River City Stories

Monday, January 31, 2005

Memories

I talked about reflecting the other night. I seemed to be really tapping into this wierd period I find myself in. The last couple of days have been really reflective. I've talked to a number of friends about the past and have had an urge to tell people what they've meant to me. It's been good - you don't really realize what people mean to you in the present, so looking back and remembering situations in which someone really helped you out, or maybe called you on something can give you a whole new perspective.

I had a great day at work today. Things are really starting to come together and I felt like I know what I'm doing and my boss told me that he thought I did very well in a meeting I was running. It's great to get feedback like that. I'll do another one tomorrow and we'll see what I can build on, but this field is definitely where I belong. It feels so natural to walk around the hospital. Anyway, more to come on that later.

So, onto the song. It's by Switchfoot if you didn't know. I can write a whole eassy on why I like Switchfoot, but I'll just sum it up and say that they are awesome. This song, On Fire, is one of my all time favorites (partly because I can play the piano part). I could also talk about this song forever too...but two parts tonight:

Cause everything inside looks like

Everything I hate
You are the hope I have for change
You are the only chance I'll take


This is the cry of my heart so often. There are time when I like who I am.

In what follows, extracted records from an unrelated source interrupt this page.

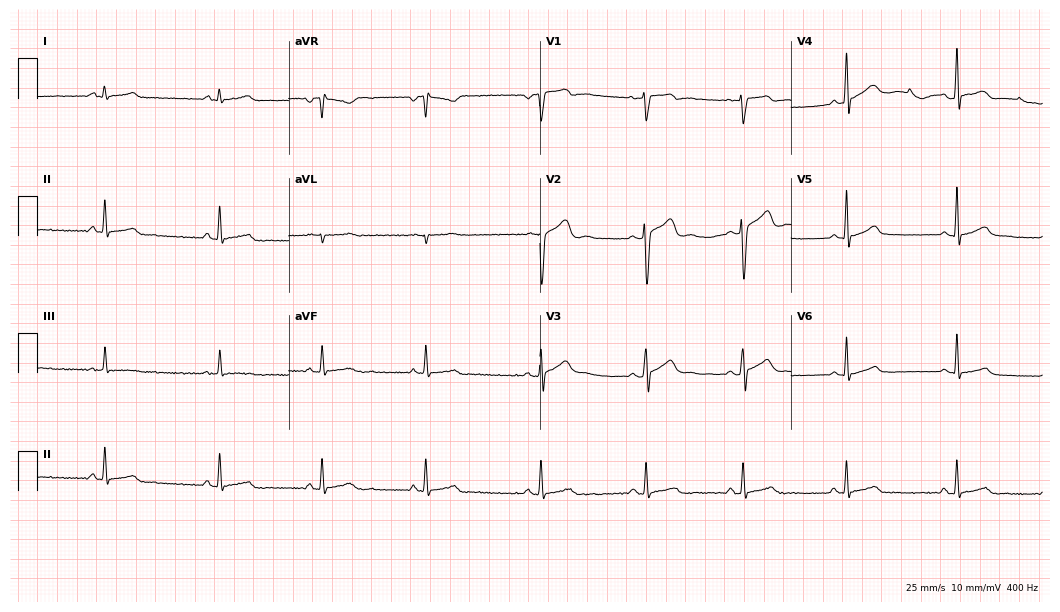
12-lead ECG from a man, 23 years old. Recorded interpretation: within normal limits.
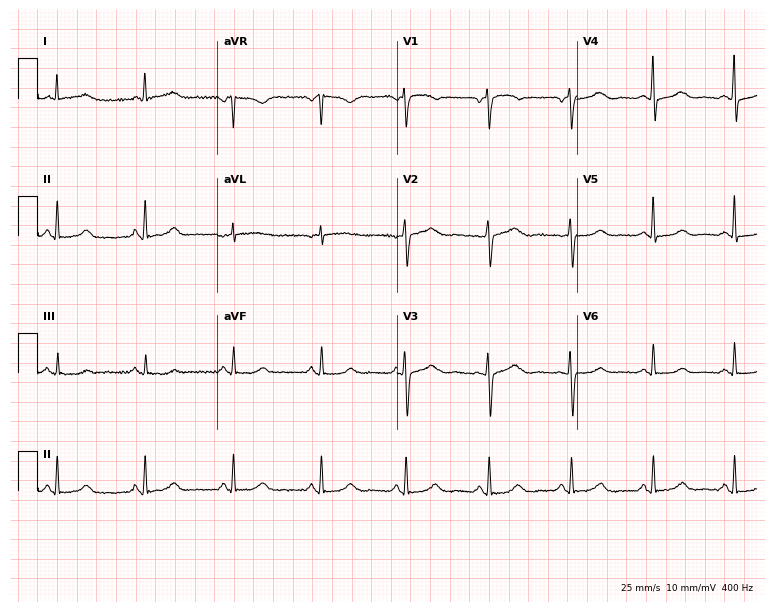
Standard 12-lead ECG recorded from a female patient, 60 years old (7.3-second recording at 400 Hz). Read as a normal ECG.
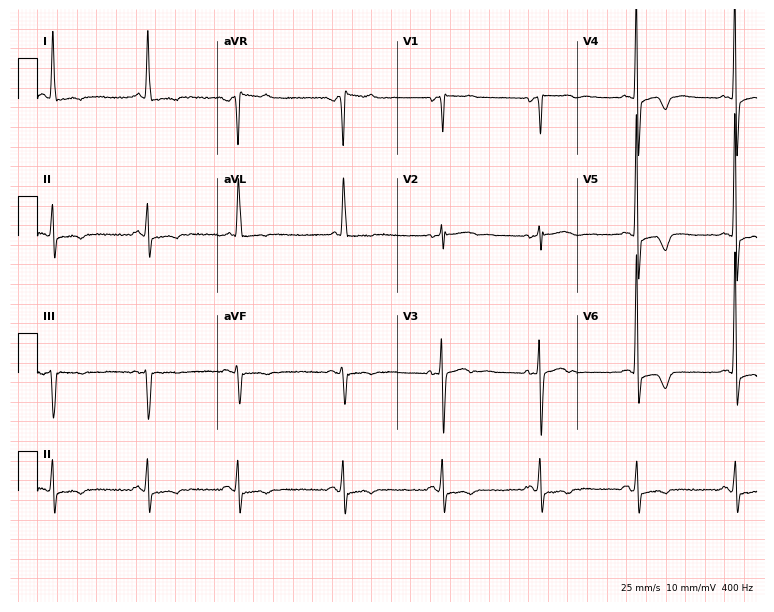
Resting 12-lead electrocardiogram. Patient: a female, 75 years old. None of these six findings is recorded: first-degree AV block, right bundle branch block (RBBB), left bundle branch block (LBBB), sinus bradycardia, atrial fibrillation (AF), sinus tachycardia.

But there are many times that I look inside and everything I see is where I've fallen short of my calling and fallen short of God's glory. But that last line "You are the only chance I'll take" gets me every time. When I'm feeling down, I know where to turn.

The other part that fascinates me is the bridge in the song:

I'm standing on the edge of me,
I'm standing on the edge of me,
I'm standing on the edge of me,
I'm standing on the edge


I've often wondered what that was all about. What does standing on the edge of oneself really mean. I'm still figuring it out, but I think what the song is getting at is that our lives are no walk in the park. It's not a fairy tale for us to live out. Instead, it is an adventure that we are on. One that will force us to stand on the edge of ourselves - always wondering what we will do and what will come our way next. I want to stand on the edge of me, but I'm nowhere near there yet. What do you think about it?

Sunday, January 30, 2005

Yeah, so Duke sucks

First of all - I just have to say that it's incredible that Virginia Tech is excited about it's basketball program. The students and alumni are cheering this team on and are really vested in their success. That being said, tonight was one of the worst displays of a game I've ever seen. I've heard the stories about Duke, but hadn't experienced any of it first hand. All I have to say is that Cassell will be rocking come Feb 17th when Duke travels to the burg.

The weekend went by so fast! I can't believe tomorrow is Monday already. It's insane. Oh well, I guess it happens. I think I'll leave you with another song. I'll comment on it tomorrow night.
Tell you where you need to go

Tell you when you'll need to leave
Tell you what you need to know
Tell you who you need to be

But everything inside you knows
Says more than what you've heard
So much more than empty conversations
Filled with empty words

And you're on fire
When He's near you
You're on fire
When He speaks
You're on fire
Burning at these mysteries

Give me one more time around
Give me one more chance to see
Give me everything You are
Give me one more chance to be... (near You)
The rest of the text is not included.